Par ailleurs, les combats pour la supériorité aérienne sont déjà une réalité : 98 chasseurs, 63 hélicoptères, 24 avions de transport et 335 drones de tous types ont été abattus sur la dernière décennie, essentiellement aux marches de l’Europe (2). Après vingt ans de baisse progressive du format des aviations de combat occidentales, et malgré des progrès technologiques, dix années d’investissements majeurs par des compétiteurs viennent ainsi remettre en cause ce facteur premier de supériorité.
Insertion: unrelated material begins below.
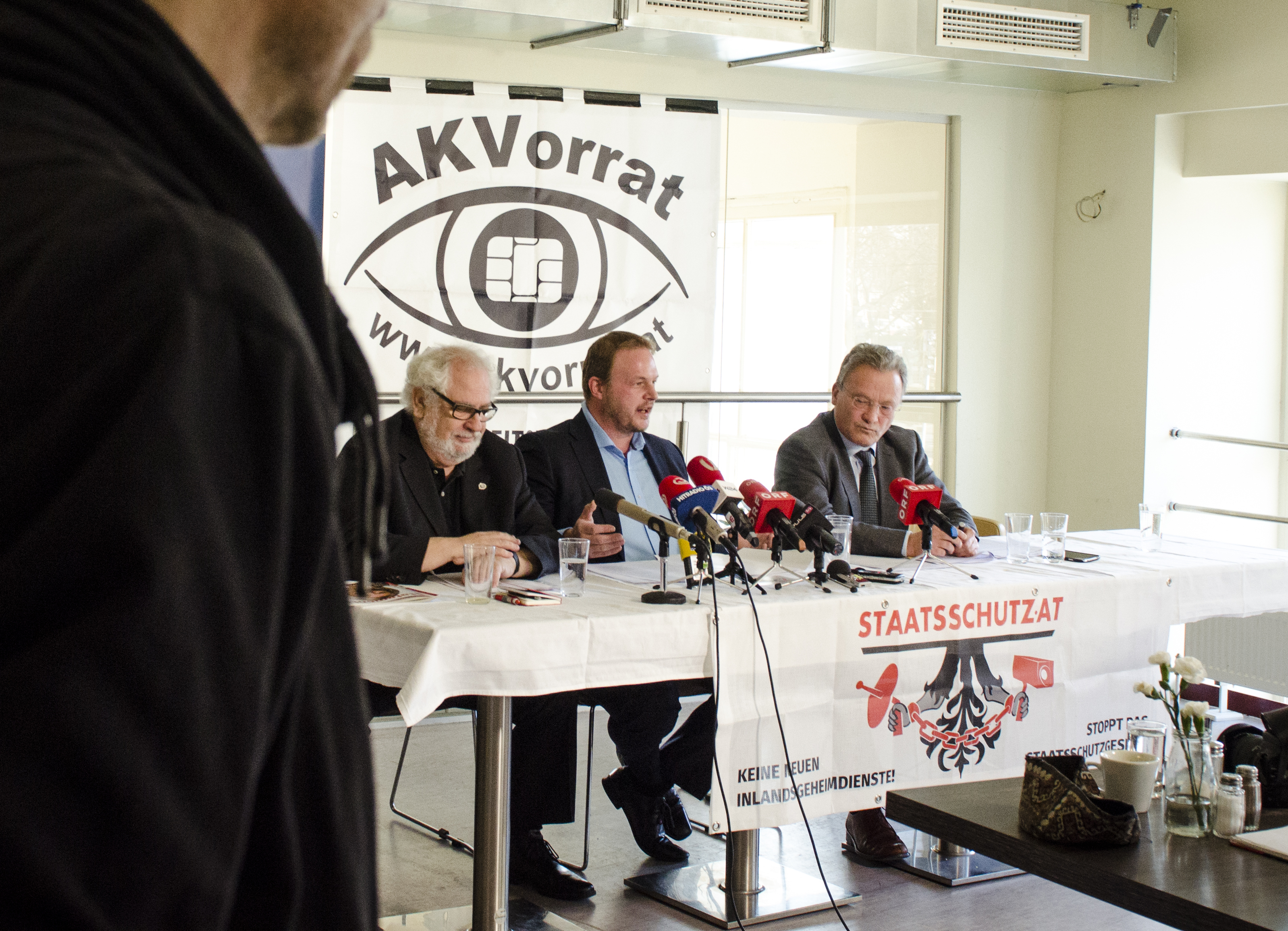 Stoppt das Staatsschutzgesetz. Pressekonferenz von AKVorrat, Österreichischer Rechtsanwaltskammertag und Österreichischer Journalisten Club, 18. Januar 2016 Foto: Bianca Traxler

Ce contexte stratégique instable exige une puissance aérienne et spatiale renforcée. En effet, pour continuer de garantir la liberté d’action des forces alors que les espaces aériens deviennent de plus en plus contestés, il faut être en mesure, tout en assurant la posture de dissuasion aéroportée, d’imposer des effets décisifs pour :
décourager un adversaire potentiel dans sa volonté d’affaiblir les positions de la France, de menacer ses intérêts ou d’entraver sa liberté d’action ;
défendre et protéger nos concitoyens, où qu’ils se trouvent, notamment par les postures permanentes de sûreté pour le territoire national, par l’aide apportée lors des crises ou catastrophes et par des évacuations de ressortissants ;
défaire tout ennemi qui userait de la force pour tenter de nous imposer sa volonté, y compris dans un affrontement de haute intensité.